Feeling grateful

Tonight I’m taking the sleeplessness as an opportunity to write.

Its 4:00 a.m.

Sure, I’d rather be breathing clearly and sleeping peacefully in my warm bed. But I’ve got my herbal tea, puffy coat, and beanie. Life is good.

The kids are happy and healthy. Last night I fell asleep chuckling with Aaron about our cute toddler, Kelsie who was so talkative during her bedtime tuck-in. She shared her 3-year-old stories and wisdom with us in such depth and expression. She reviewed her happy day of playing with her cousin, Jonah and helping us clean the church. And the excitement she feels as she anticipates re-building her backyard snowman soon.

Its simple moments like those that give me a deep sense of pure gratitude. With all the destruction, death, and pain in the world, I contemplate and appreciate the peace, life, and joy I am so blessed with. Grateful that I can look into my sweet daughter’s eyes and drink deeply of her joy. Her innocence. Her beauty.

Thinking about the severe loss and pain in the world and my contrasting peace and joy seems to trivialize my struggles. And soothe my frustration.

I’ve been working ravenously toward the goal of racing a fast half-marathon in the coming weeks with the hope of running sub-1:15 and qualifying for the marathon Olympic Trials. But the past few weeks have been a long slow final few steps of strained effort before falling on my face again.

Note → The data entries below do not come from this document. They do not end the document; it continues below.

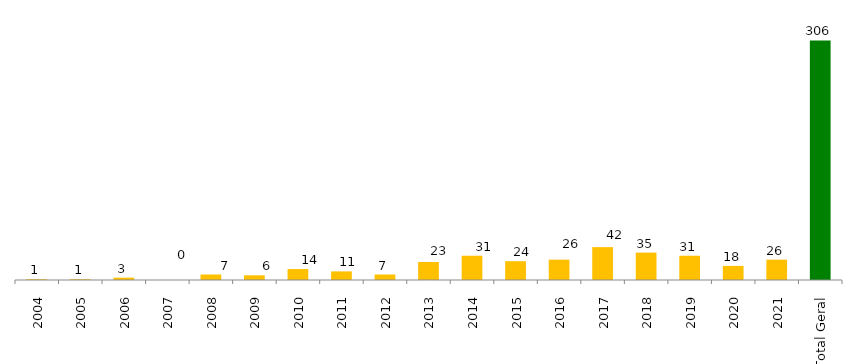
| Category | Categoria/Ano |
|---|---|
| 2004 | 1 |
| 2005 | 1 |
| 2006 | 3 |
| 2007 | 0 |
| 2008 | 7 |
| 2009 | 6 |
| 2010 | 14 |
| 2011 | 11 |
| 2012 | 7 |
| 2013 | 23 |
| 2014 | 31 |
| 2015 | 24 |
| 2016 | 26 |
| 2017 | 42 |
| 2018 | 35 |
| 2019 | 31 |
| 2020 | 18 |
| 2021 | 26 |
| Total Geral | 306 |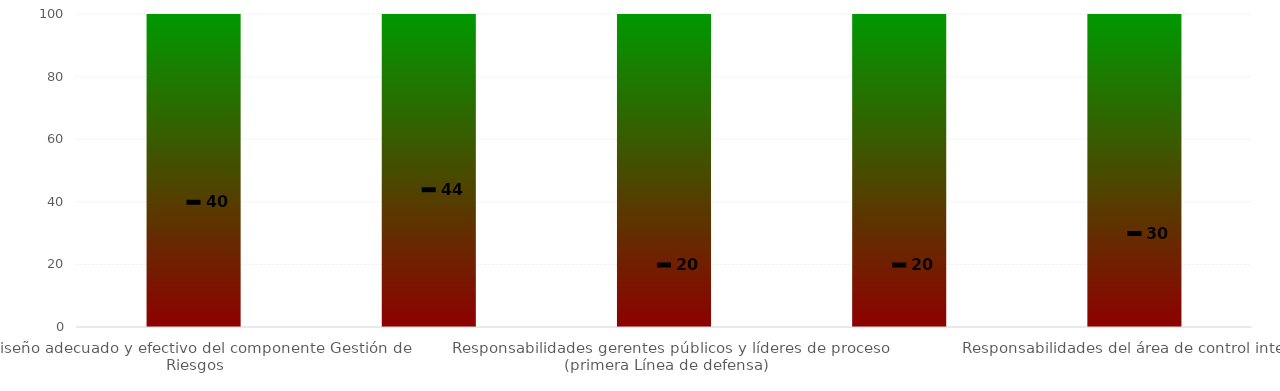
| Category | Niveles |
|---|---|
| Diseño adecuado y efectivo del componente Gestión de Riesgos | 100 |
| Responsabilidades de la Alta dirección y Comité Institucional de Coordinación de Control Interno (línea estratégica) | 100 |
| Responsabilidades gerentes públicos y líderes de proceso (primera Línea de defensa) | 100 |
| Responsabilidades de los servidores encargados del monitoreo y evaluación de controles y gestión del riesgo (segunda línea de defensa) | 100 |
| Responsabilidades del área de control interno | 100 |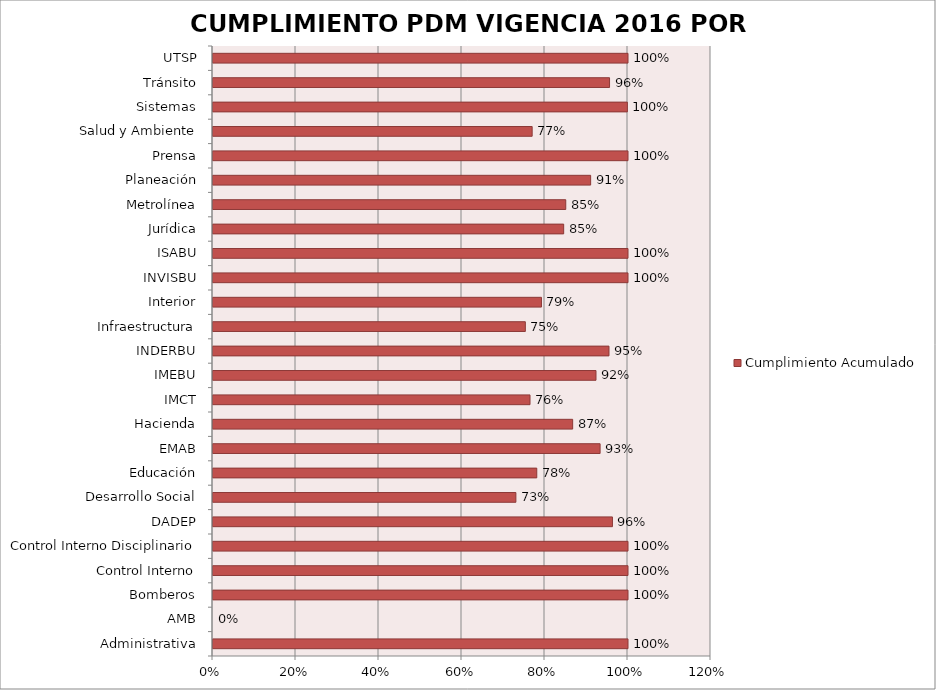
| Category | Cumplimiento Acumulado |
|---|---|
| Administrativa | 1 |
| AMB | 0 |
| Bomberos | 1 |
| Control Interno | 1 |
| Control Interno Disciplinario | 1 |
| DADEP | 0.962 |
| Desarrollo Social | 0.73 |
| Educación | 0.78 |
| EMAB | 0.933 |
| Hacienda | 0.867 |
| IMCT | 0.764 |
| IMEBU | 0.923 |
| INDERBU | 0.954 |
| Infraestructura | 0.753 |
| Interior | 0.791 |
| INVISBU | 1 |
| ISABU | 1 |
| Jurídica | 0.845 |
| Metrolínea | 0.85 |
| Planeación | 0.91 |
| Prensa | 1 |
| Salud y Ambiente | 0.769 |
| Sistemas | 0.998 |
| Tránsito | 0.956 |
| UTSP | 1 |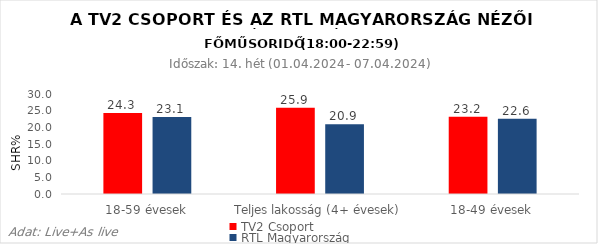
| Category | TV2 Csoport | RTL Magyarország |
|---|---|---|
| 18-59 évesek | 24.3 | 23.1 |
| Teljes lakosság (4+ évesek) | 25.9 | 20.9 |
| 18-49 évesek | 23.2 | 22.6 |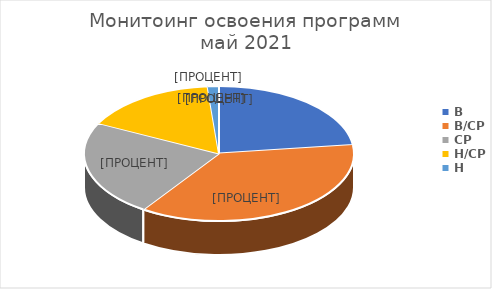
| Category | Series 0 |
|---|---|
| В | 17 |
| В/СР | 27 |
| СР | 17 |
| Н/СР | 12 |
| Н | 1 |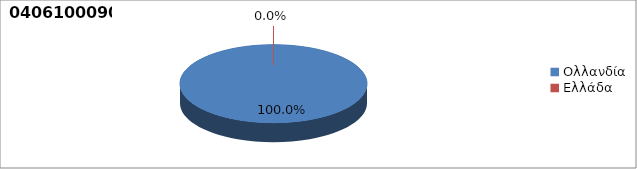
| Category | Series 0 |
|---|---|
| Ολλανδία | 1 |
| Ελλάδα | 0 |

A bad kink in my neck and even worse re-emergence of achilles tendinosis has tripped me up.

I’m sidelined.

And now I currently have my thumb on the reset button. Again.

It’s disappointing, yes. Frustrating. For sure.

But thankfully, in this moment, my gratitude and joy is far over-shadowing my disappointment and frustration.

Running is fun, challenging, empowering, and exhilarating. And I’m sure I’ll get to experience those feelings again soon.

But in truth, the very greatest joy in my life is through service to my family and to others. The most eternal and rewarding pursuit is in loving others.

And I refuse to allow my setbacks and frustrations disable me with self-loathing and sadness.

There is just way too much to be happy about. Way too much to be grateful for. Way too much to DO.

Let us keep seeing the good in life and and praying for those who have legitimate pain and suffering. Let us seek ways to lighten the load or soften the pain of someone in need. Because we can.